The Data Behind IntegraMS

IntegraMS draws on a private UCSF Neurology cohort of approximately 500 MS patients, containing both experimental proteomic assays and rich clinical metadata. All datasets are fully de-identified, and their use is governed by UCSF’s IRB and institutional approval processes, ensuring that model development and analysis are conducted ethically and in compliance with patient privacy standards.

What Sets IntegraMS Apart

Existing tools analyze omics and clinical data separately, often requiring manual correlation between findings.

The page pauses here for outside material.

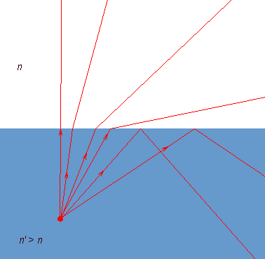 Schéma : limite de réfraction (réflexion totale) (Schéma personnel) Catégorie:Schéma de physique
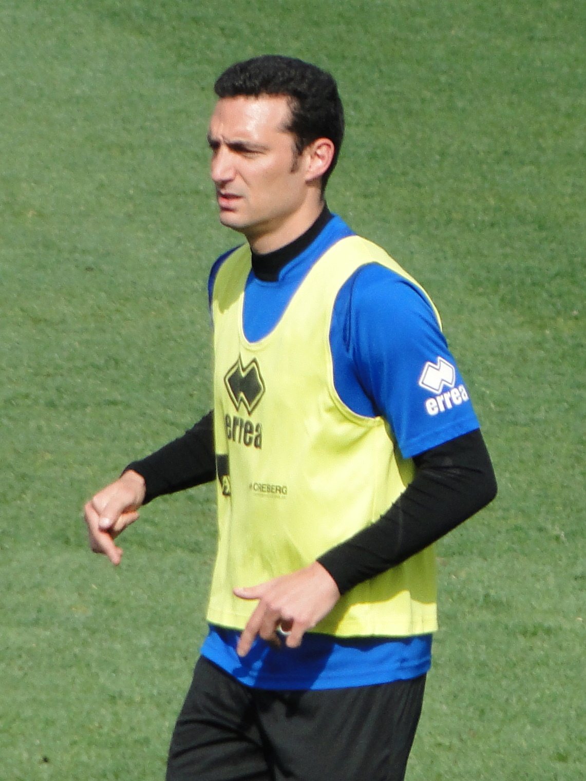 Lionel Scaloni, calciatore argentino

IntegraMS unifies these steps within one reproducible framework, enabling:

• Faster turnaround from raw data to actionable predictions
• Streamlined workflows for both clinicians and researchers
• A scalable model adaptable to other autoimmune or neurodegenerative diseases

In short, IntegraMS transforms complexity into clarity—making precision medicine accessible, interpretable, and reproducible.

Looking Ahead

The UC Berkeley MIDS team envisions expanding IntegraMS beyond MS. The architecture supports adaptation to other diseases where proteomic and clinical data intersect, such as Lupus, ALS, or Alzheimer’s.
Future milestones include:

• Integrating genomic and transcriptomic datasets
• Enhancing model interpretability for clinical explainability
• Collaborating with UCSF Neurology for validation and real-world deployment

IntegraMS represents more than a project—it’s a bridge between data and care, research and reality, science and the patient.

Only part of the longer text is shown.